The Literary Merit of Morrowind
Gamers with Jobs has a piece looking at the literary achievement that is Morrowind. The author discusses the depth of Elder Scrolls III and contemplates the upcoming release of the fourth game in the series. From the article: "It comes down to this: In spite of my having devoted dozens of hours to conquering its enormity, I have only ever scratched the surface of Morrowind, the previous game in the Elder Scrolls series. I am frankly unprepared to move on to any further games in the series, knowing that there remains much to do in the previous installment. And with your permission, I would now like to inflict my piddling insecurities upon you, if only for a short time--after which, feel free to remove the wax."
I'm still in the first 1/3 of Morrowind, and enjoying it. I actually find the enormity of the game freeing--I'm gonna be playing this sucker so long, I don't feel any need to upgrade to an XBox 360 (or bigger PC) to take on Oblivion. By the time I "finish" Morrowind, Oblivion's going to be in the discount bin, or on the Platinum list.
It's kind of like the Everlasting Gobstopper of video games.
boobies... and horses, houses, and boats you could buy. and a lot more intuitive quick travel feature. those are good, too.
abort, retry, fail?
My outstanding memory of Daggerfall is finding out it had corrupted all of my save games after an all night session with the game. After I stopped screaming, I booted up the game again, and started playing a new character.
Not many games can have you coming back after that kind of abuse.

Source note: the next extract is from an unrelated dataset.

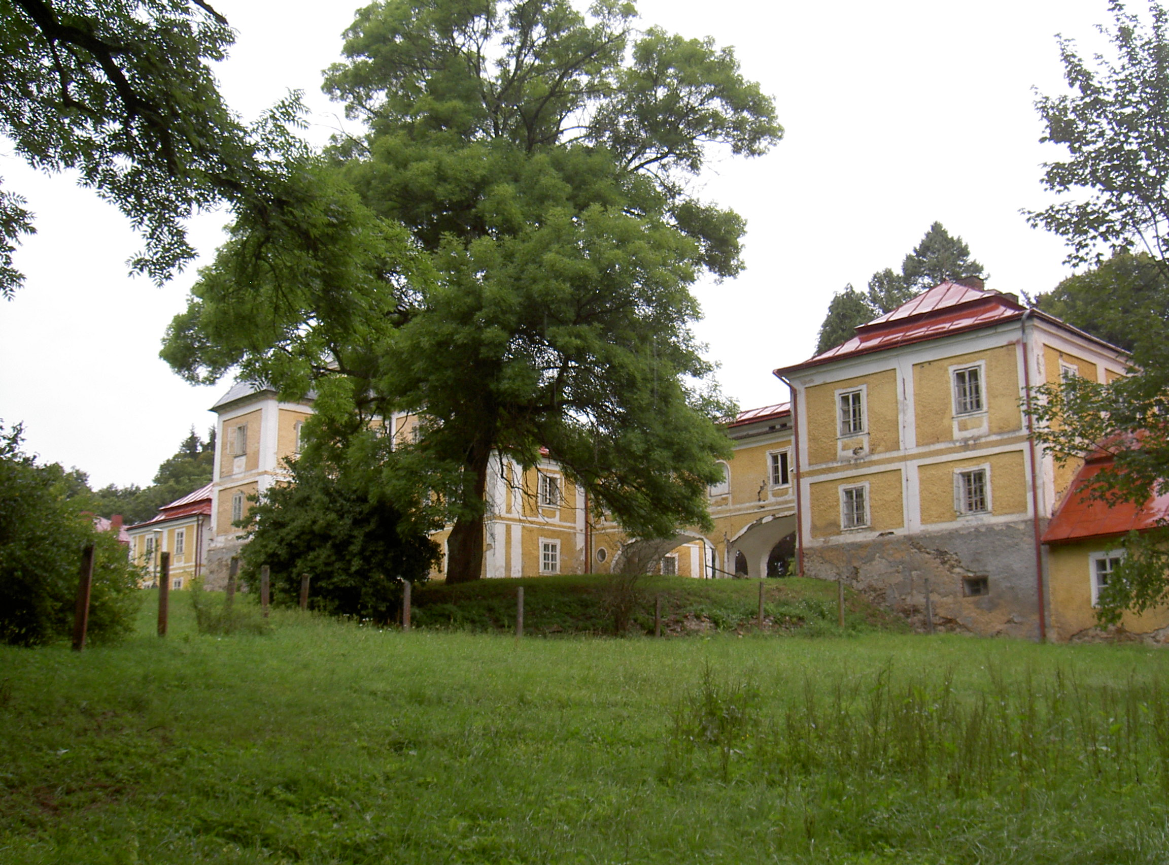 Jagdschloss Diana, Gemeinde Rozvadov

The article writer says that we've only just scratched the surface of Morrowind. Uh, sure, maybe that's true for him. While I personally got bored of the gameplay style and mentally cracked the system the game ran on (it became no fun to play the game. I still love the setting behind all the Elder Scrolls games, though), this is not true of a friend of mine.
This friend has, over the years, systematically worked through every aspect of Morrowind, Tribunal, and Bloodmoon. He's downloaded mods, made them himself, and played all he can. If you ask "But how? Morrowind is teh hueg!", well, the man started back when the game came out. Bloodmoon's been out for what, 2.5 years now?
The article's author is content with Morrowind for now, but for all us veterens who have been waiting for the next installment, Oblivion will "be like a fresh drink of water" (In the words of another friend.)
I think this is one of the best games ever.
The graphics, hm, maybe. The freedom, yes, interesting. The depth and complexity, again, is only a brick in a larger wall. The usual "gamer values" all apply to this title, no doubts.
But still, what I found really astonishing during countless hours in Vvardenfell was the literature: the raw amount of "things to read" is per se staggering, but has also what I consider an extremely well done achievement, and done particularly well in Morrowind.
Every event of history has been recorded with the "natural" bias and spin of the writer and the faction recording it. It's filology and storiography at its best, and the authors needed to take uttermost care in proposing different viewpoints on "facts" that are invariably narrated by a biased narrator.
All the major events of the plots are written down in at least a couple of factions' "official version". And if you listen to each faction, each and every one of them is deeply convinced that their official version is THE only reasonable version.
And IMHO to discover what really happened is the true quest of the game. Deciding who's right and who's wrong. Or who is enough right for you to follow and enough wrong for you to fight against, is in itself a breathtaking experience. Like in real world, you have views on facts, never raw facts, to help you form your own opinion on what's your duty to accomplish.
I think this aspect alone - very often misunderstood and underestimated by gamers and reviewers - is what makes me put TESIII:Morrowind on the pedestal of best game ever.
The rest of more mundane achievements, technical or strictly gameplay oriented, are minor compared to this aspect, merely functional, if you wish, to the presentation of a world where the Truth is never only one.
I'm very, very glad this game and its expansions still work decently on my aging linux+cedega rig. Till I bought cedega, I kept a win partition only for it.
... in addition to the 360 version[, which] seems to keep getting graphically downgraded.
Show me one article that states the 360 version is being graphically downgraded and I'll show you multiple articles that claim the graphical difference to be marginal, at best.
Of course the PC version will get patches sooner, but Bethesda can always include them with downloadable content through Xbox Live for 360 owners, if need be. The Xbox 360 is a static set of hardware, so testing on it is far more reliable than the near-infinite PC configurations. This fact alone makes it far more likely that the game will run better on an X360 than a random PC. Not to mention that Morrowind was essentially a console port of the PC version, while Oblivion was developed specifically for the X360, as well as the PC.
Then again, the PC version enables users to create their own content, adding dozens, if not hundreds, of hours to an already lengthy game. That is, in my opinion, the biggest advantage of picking up the PC version over the console one.